While on a lunchtime dither around the supermarket I couldn’t help but overhear a couple’s complaints.
“Well, it’s not very nice,” snapped the woman, as if deeply offended.
“It’s hardly what you’d call customer service,” bemoaned her put-upon looking male partner whose tone illustrated all too clearly who was wearing the trousers.
I’d seen the counter exchange myself and while it was brisk and efficient I wouldn’t say it was in any way worthy of scorn.
I suppose we have, as a nation, got used to service with a smile.
Yes we always had Mr Jones the butcher with his cheeky banter, and Mr Bun the baker, trotting out endless innuendo about his baps.
But we’ve never really embraced the American school of retail thinking, the one in which everything has to be done with a smile that, frankly, looks painful and was most likely designed by a six-year-old with a crayon.
I hate the fact it’s now crept on to our high street, into our cafes and, most irritating of all, into our service stations.
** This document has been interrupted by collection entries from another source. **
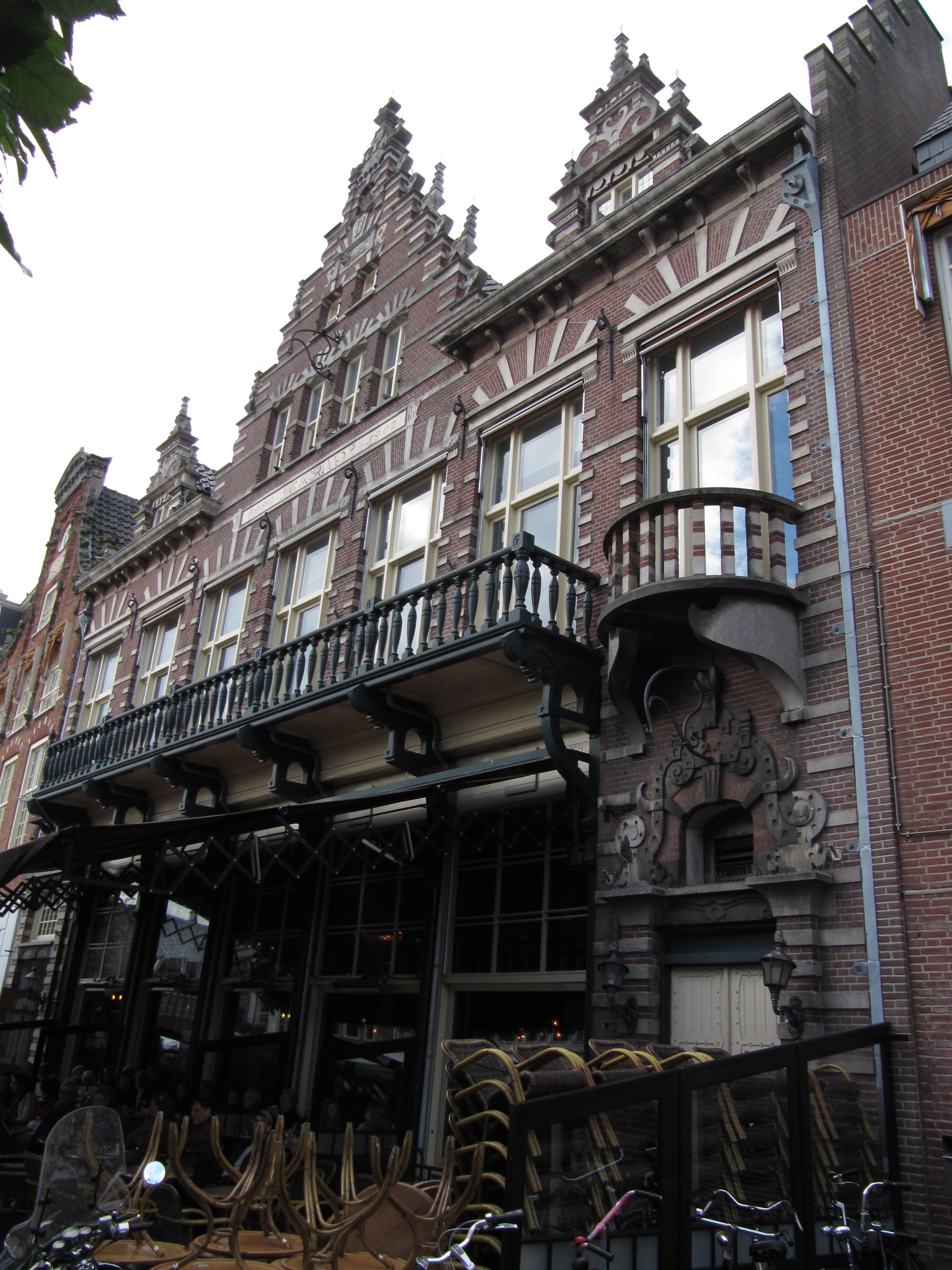 RM513376 Haarlem - Grote Markt 13.jpg
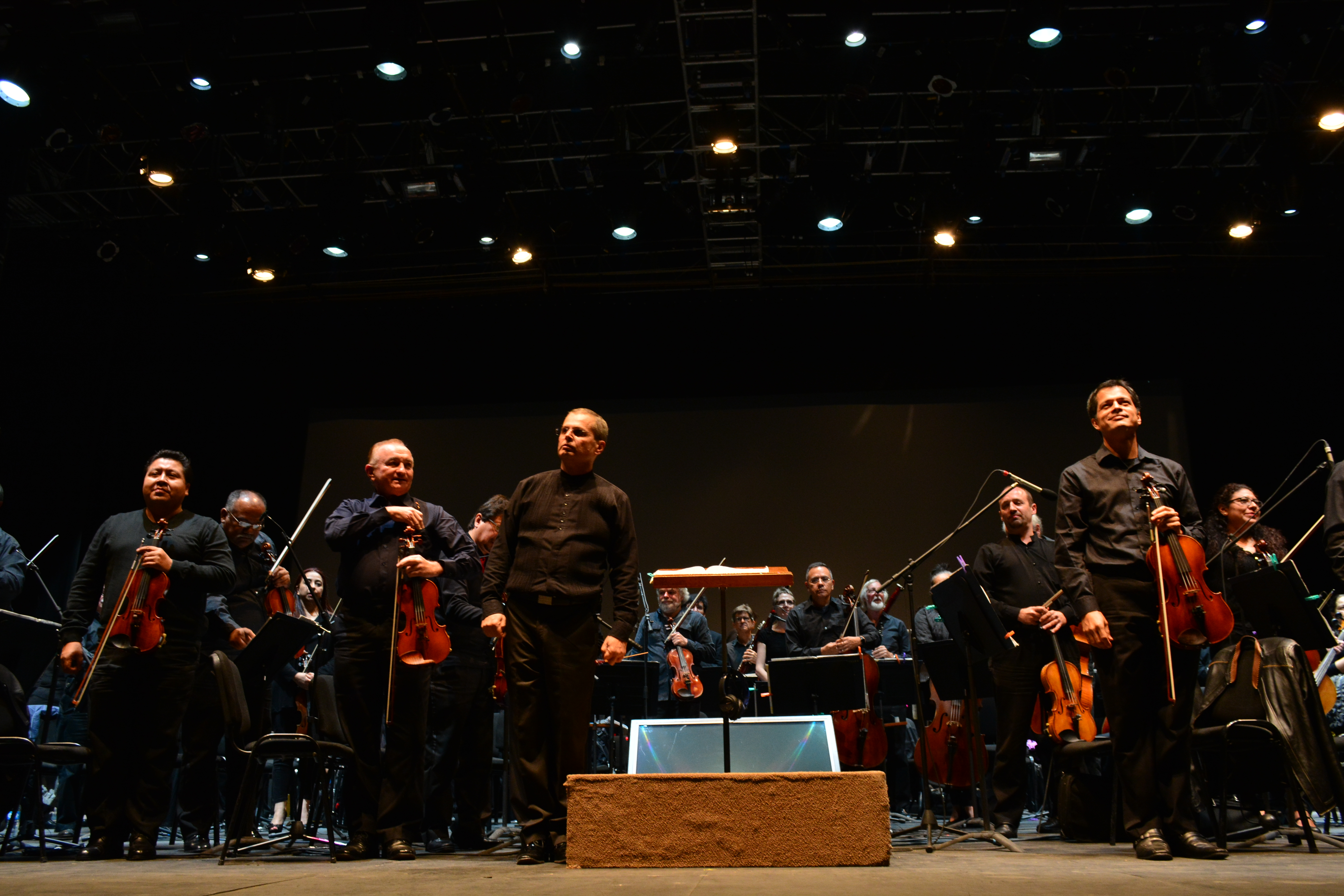 Los planetas de Holst por la Orquesta Sinfónica de Xalapa- Explanada de la Alhóndiga de Granaditas.
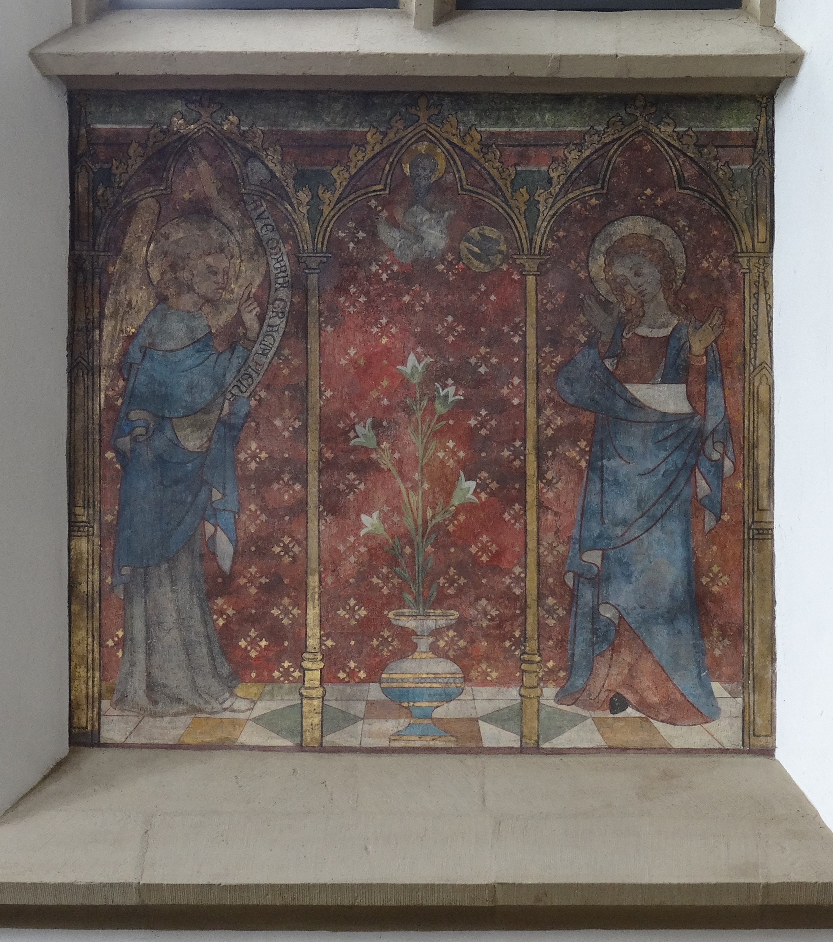 Verkündigungsfresko in der Wallfahrtskirche Zur schmerzhaften Mutter in Hennef-Bödingen, um 1500
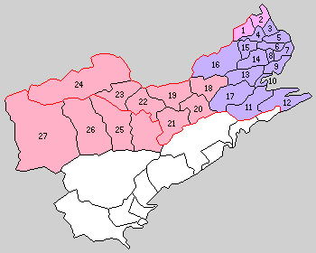 徳島県那賀郡の町村制時点の町村。
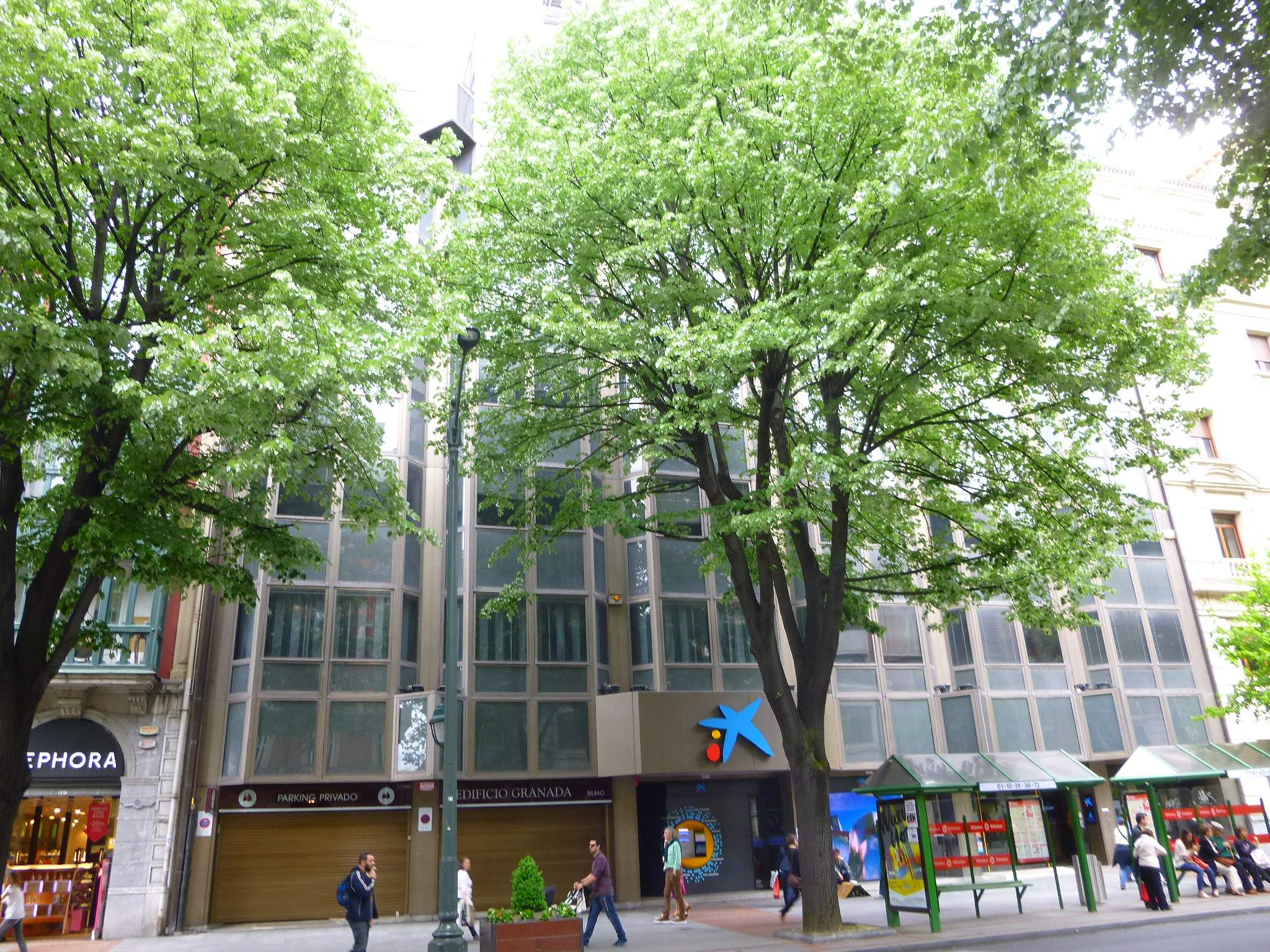 Oficinas Granada (Bilbao)

There’s one well known American coffee chain I visit occasionally when on the road.
I’m not a great fan of the coffee culture fad – I’m more a polystyrene cup, teaspoon of instant, nine sugars kind of guy.
It’s bad enough that I can’t just order a coffee – they don’t sell it because it doesn’t end in ‘o’ – but these days I have to tell the philosophy graduate behind the counter my name.
Of course, I lie.
I may be Rob seven days a week (Robin to Mother Dearest, but only on a Sunday).
But at Hartshead Moor services, at 2am, I can be whoever I want.
Once, at a roadside stop just outside Oxford I laughed my socks off as they shouted across an empty café that the Latte’s for Butch and Sundance were ready.
I look nothing like Robert Redford and even less like Harrison Ford, having placed an order the week after on behalf of Luke and Han just outside Taunton.
So, service with a smile, the American way – you can take it or leave it.
But service that makes me giggle – that’s priceless.